For years family law attorneys, recognizing that this Oregon statute tramples the 14th Amendment with mud-covered boots, (or should I say ducks), have speculated over just when a trial judge would be brave enough to officially recognize and comply with the U.S. Constitution, and thereby incur the wrath of the powerful Liberal minority who has long controlled the Oregon Judiciary, the Oregon State Bar and the Oregon Legislature.
Finally, in 1997 an Oregon Circuit Court Judge, Paula Kurshner, (Multnomah County) had the courage to follow the U.S. Constitution when she ruled that “ORS 107.108 permits a child support obligation to be imposed upon one class of citizens . . . while no provisions exists permitting such an obligation to be imposed in like circumstances upon married parents.” In her ruling Judge Kurshner said Dennis Crocker did not have to make “child” support payments because his 18-year-old daughter decided to go to college. His ex-wife, Marianne Groom, appealed this decision to the Court of Appeals who reversed Judge Kurshner’s ruling, stating that there is a “rational basis for a distinction between divorced parents and cohabiting married parents.” Mr. Crocker then appealed to the Oregon Supreme Court.
The Oregon Supreme Court refused to address the issue of constitutionality. In a tortured reasoning process that utilized an obscure statute adopted in 1889, the court came up with an excuse for discriminating against divorced and paternity parents. Neither the father’s attorney nor the mother’s attorney used this antiquated statute, ORS 108.110, as supporting either side of this dispute. However, the Support Enforcement Division and the Oregon Attorney General, in it’s “friend of the court” brief brought up this statute. That was all the court needed to know. They had their marching orders from the State, and they marched all over the U.S. Constitution, not to mention the Oregon Constitution, and a significant number of Oregon’s citizens.
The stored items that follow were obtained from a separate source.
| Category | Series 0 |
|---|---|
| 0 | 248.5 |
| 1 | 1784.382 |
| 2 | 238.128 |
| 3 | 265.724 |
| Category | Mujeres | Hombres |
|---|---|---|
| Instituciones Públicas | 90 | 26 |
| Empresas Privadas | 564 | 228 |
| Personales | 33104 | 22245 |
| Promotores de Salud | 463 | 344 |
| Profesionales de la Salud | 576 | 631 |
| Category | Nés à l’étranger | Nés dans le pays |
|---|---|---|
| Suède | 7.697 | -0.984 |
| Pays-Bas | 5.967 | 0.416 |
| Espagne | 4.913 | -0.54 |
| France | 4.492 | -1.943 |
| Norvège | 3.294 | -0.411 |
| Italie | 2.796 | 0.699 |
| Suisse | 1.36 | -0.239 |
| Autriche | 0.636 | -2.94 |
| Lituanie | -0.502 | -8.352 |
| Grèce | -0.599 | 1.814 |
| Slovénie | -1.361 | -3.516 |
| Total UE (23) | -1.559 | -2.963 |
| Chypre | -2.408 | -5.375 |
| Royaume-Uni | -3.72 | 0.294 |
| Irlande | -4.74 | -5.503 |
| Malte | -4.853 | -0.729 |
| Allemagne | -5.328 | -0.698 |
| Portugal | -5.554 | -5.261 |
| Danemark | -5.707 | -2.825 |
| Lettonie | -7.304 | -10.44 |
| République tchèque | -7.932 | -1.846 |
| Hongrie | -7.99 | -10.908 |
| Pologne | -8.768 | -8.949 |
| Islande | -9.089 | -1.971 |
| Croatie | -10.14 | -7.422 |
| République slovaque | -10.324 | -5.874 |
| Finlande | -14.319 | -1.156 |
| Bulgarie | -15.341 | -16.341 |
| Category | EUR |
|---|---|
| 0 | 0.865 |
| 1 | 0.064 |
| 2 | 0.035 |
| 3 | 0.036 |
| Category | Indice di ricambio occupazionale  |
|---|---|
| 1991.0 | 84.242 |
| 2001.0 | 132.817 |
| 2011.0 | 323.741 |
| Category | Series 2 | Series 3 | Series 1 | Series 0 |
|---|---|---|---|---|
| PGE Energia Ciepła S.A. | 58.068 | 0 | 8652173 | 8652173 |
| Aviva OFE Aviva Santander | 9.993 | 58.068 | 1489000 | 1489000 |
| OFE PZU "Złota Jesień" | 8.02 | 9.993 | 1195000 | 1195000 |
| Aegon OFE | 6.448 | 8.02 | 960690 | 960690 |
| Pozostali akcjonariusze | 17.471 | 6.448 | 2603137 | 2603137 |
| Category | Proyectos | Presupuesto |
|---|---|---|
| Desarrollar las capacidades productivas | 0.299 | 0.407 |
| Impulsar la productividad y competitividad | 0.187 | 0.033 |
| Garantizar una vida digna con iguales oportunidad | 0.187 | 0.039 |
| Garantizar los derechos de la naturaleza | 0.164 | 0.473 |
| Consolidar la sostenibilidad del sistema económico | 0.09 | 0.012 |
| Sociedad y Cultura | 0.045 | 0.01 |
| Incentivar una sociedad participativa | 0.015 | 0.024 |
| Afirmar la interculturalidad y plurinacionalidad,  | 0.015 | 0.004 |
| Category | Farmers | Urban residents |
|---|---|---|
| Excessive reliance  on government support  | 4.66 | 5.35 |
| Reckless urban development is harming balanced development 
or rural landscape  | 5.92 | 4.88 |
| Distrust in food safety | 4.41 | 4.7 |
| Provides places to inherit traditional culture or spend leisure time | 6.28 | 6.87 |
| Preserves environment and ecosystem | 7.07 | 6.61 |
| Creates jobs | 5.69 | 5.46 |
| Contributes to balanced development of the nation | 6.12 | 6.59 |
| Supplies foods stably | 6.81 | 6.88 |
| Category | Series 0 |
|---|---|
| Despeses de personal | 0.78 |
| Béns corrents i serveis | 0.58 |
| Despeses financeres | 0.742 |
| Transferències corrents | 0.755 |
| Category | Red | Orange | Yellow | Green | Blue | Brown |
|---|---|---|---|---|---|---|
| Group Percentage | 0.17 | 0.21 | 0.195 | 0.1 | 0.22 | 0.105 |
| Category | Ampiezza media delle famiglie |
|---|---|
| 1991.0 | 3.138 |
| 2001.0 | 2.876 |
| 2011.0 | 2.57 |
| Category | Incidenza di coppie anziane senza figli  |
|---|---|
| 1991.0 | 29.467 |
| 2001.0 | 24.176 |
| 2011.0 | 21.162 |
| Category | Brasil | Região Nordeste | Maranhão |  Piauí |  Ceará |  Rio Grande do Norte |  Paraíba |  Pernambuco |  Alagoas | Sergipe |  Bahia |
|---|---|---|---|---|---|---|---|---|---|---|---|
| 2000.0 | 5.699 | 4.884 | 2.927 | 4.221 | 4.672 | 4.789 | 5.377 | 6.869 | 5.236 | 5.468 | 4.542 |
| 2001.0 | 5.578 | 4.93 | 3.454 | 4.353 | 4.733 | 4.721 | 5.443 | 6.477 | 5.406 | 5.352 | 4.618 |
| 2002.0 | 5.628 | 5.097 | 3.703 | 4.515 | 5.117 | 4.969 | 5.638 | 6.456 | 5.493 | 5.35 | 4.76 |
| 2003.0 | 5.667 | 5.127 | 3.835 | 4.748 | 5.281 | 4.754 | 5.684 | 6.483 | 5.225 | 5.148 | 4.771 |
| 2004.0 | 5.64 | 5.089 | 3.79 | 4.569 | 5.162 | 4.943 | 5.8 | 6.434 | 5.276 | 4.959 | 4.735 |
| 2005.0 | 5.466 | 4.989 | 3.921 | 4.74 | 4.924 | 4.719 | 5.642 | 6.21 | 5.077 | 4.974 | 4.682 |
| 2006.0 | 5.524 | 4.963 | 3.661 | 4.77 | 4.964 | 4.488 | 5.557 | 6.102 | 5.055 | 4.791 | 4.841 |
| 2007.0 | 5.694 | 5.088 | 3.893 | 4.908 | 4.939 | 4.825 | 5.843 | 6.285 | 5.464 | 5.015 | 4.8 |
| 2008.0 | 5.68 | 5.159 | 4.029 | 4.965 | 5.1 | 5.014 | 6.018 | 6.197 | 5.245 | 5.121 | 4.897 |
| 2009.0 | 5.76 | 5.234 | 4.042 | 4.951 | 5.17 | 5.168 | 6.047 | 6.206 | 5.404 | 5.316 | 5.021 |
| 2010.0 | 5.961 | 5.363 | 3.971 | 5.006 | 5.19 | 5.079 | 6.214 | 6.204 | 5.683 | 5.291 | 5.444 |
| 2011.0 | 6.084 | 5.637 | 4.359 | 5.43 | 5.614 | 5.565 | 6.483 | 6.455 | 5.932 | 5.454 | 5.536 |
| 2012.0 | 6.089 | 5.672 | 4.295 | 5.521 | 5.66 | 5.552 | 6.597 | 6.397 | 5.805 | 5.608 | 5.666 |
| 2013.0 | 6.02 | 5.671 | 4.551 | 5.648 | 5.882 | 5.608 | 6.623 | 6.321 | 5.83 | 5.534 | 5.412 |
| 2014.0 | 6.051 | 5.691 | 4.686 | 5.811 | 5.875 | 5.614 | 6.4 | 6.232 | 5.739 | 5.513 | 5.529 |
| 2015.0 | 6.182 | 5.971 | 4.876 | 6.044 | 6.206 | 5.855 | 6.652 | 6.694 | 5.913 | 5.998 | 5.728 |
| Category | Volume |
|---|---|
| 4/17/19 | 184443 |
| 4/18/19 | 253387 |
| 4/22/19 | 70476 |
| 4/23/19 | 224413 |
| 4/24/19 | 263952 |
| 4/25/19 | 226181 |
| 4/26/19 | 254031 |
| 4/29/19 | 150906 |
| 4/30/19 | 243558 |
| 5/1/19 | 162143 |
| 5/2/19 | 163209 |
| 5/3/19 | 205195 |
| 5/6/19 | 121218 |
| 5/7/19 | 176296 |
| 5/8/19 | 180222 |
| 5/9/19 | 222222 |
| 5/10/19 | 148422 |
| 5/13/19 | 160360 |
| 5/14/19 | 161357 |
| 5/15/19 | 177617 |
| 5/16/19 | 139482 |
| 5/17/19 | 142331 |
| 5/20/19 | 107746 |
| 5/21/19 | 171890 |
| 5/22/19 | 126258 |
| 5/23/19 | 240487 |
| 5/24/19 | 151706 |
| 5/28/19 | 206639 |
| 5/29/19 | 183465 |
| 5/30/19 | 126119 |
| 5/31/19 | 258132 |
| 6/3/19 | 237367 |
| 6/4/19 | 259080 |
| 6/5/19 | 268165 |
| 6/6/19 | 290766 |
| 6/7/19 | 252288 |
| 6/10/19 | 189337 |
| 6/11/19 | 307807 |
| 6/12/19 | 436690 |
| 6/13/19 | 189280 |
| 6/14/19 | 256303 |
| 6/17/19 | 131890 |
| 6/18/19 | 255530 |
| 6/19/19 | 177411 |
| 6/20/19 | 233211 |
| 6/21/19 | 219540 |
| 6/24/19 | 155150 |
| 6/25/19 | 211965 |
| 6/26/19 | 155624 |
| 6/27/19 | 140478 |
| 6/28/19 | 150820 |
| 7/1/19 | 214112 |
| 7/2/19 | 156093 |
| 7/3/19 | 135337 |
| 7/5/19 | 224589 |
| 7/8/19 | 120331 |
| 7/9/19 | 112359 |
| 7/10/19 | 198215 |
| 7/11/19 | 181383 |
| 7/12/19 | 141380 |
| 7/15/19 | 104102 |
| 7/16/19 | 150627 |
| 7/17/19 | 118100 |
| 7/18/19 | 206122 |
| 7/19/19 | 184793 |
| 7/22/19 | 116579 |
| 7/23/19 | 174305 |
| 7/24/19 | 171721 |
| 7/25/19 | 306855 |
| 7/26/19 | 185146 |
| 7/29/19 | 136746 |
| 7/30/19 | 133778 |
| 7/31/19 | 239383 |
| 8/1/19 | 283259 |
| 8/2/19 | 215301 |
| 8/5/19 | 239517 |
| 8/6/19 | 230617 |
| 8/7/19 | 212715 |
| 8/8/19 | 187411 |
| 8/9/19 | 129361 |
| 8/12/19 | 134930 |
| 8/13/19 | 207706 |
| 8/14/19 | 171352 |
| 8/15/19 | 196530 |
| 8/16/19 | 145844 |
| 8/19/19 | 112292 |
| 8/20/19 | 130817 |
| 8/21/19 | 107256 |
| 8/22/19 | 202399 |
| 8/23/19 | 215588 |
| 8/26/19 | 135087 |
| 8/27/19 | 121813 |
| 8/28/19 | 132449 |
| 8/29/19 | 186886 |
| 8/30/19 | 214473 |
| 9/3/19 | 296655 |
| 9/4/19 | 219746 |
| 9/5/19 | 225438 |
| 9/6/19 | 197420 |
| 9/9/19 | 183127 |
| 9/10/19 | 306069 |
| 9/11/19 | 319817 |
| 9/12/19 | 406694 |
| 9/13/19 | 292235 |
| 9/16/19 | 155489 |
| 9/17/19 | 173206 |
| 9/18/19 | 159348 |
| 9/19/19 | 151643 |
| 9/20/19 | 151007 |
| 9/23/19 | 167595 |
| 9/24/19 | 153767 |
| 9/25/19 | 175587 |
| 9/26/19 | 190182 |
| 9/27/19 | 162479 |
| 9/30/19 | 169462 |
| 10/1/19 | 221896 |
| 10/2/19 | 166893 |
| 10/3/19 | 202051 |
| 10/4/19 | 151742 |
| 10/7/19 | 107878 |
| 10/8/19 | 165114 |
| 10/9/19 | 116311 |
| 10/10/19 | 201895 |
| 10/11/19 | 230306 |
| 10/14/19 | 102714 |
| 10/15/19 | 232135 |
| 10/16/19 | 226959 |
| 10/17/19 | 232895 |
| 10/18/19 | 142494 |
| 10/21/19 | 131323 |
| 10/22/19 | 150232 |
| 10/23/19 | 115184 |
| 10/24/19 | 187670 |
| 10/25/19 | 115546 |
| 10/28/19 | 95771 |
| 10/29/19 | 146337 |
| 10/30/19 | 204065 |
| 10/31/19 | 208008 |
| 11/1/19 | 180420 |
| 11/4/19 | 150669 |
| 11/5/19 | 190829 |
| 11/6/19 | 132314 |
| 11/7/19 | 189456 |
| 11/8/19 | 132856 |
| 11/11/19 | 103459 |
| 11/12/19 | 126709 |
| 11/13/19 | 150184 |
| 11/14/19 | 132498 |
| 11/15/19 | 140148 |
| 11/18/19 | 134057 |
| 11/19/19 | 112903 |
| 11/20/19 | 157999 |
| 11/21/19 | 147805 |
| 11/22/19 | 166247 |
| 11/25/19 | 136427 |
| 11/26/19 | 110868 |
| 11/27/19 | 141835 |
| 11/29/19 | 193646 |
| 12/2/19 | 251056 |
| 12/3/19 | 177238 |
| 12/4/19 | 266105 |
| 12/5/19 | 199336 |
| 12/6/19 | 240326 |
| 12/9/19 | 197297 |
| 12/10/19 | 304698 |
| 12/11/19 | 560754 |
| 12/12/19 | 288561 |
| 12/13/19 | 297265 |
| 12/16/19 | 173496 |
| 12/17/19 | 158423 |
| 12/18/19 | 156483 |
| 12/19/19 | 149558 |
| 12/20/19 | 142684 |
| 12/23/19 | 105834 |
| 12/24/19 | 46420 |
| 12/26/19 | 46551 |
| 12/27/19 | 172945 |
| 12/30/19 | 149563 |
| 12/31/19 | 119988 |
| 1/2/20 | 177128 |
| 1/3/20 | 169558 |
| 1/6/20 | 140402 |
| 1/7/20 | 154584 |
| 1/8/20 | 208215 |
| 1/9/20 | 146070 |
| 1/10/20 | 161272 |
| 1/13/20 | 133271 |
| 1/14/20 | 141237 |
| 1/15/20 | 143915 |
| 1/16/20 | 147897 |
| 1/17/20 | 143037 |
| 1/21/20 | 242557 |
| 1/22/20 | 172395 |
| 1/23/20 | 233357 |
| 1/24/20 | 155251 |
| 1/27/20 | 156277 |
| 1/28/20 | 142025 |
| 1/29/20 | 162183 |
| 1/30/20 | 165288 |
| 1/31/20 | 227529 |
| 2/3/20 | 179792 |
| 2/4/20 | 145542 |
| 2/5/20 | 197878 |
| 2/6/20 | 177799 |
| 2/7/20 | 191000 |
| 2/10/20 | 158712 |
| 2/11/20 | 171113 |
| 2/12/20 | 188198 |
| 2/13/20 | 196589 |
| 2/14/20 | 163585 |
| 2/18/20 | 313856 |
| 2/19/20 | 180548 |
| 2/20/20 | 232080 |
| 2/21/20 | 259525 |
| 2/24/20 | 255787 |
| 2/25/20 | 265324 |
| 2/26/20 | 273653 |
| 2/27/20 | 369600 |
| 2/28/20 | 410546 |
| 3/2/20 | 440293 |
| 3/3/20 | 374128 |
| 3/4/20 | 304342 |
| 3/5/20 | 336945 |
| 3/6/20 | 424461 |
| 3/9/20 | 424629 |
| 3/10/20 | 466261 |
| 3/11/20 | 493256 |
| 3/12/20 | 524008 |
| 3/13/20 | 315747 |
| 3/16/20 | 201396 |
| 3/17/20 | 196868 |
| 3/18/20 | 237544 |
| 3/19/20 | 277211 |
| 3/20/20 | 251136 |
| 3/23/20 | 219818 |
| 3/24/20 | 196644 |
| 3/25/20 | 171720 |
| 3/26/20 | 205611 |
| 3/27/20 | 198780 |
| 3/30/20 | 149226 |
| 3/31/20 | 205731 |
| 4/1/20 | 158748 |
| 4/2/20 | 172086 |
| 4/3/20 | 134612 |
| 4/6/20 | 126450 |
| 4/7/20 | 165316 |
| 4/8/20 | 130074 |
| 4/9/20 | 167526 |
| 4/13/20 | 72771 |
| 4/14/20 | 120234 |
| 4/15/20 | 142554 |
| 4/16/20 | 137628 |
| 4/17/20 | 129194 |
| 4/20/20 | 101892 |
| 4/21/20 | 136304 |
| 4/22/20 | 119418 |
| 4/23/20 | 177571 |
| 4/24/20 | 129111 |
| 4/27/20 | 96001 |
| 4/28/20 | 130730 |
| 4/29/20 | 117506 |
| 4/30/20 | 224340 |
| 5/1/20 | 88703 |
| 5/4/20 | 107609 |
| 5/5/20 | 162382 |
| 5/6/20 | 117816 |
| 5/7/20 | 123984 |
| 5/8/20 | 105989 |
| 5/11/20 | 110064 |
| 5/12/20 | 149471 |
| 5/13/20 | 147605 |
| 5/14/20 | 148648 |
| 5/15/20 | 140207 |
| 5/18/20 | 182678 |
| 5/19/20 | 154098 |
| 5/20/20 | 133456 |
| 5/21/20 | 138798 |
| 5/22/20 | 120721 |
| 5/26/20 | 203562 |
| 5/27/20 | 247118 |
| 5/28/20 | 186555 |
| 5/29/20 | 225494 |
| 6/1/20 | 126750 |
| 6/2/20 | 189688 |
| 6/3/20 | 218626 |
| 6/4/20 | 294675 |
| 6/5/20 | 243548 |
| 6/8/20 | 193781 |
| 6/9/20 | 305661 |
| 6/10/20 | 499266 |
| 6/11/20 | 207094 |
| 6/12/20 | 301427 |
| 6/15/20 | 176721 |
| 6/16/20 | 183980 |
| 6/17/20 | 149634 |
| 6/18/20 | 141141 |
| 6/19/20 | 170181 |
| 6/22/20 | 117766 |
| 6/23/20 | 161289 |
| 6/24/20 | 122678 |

The childless, never-divorced, and/or naive among us might very well ask “Why should Support Enforcement or the Attorney General care whether or not parents must pay ‘child’ support for adult children?” The State of Oregon intercepts the great majority of child support payments paid between mothers and fathers and runs the money through the State’s coffers before sending it to the college student or the custodial parent. While these funds are being held by the State, the State earns interest on it. This interest is not turned over to the parent or college student.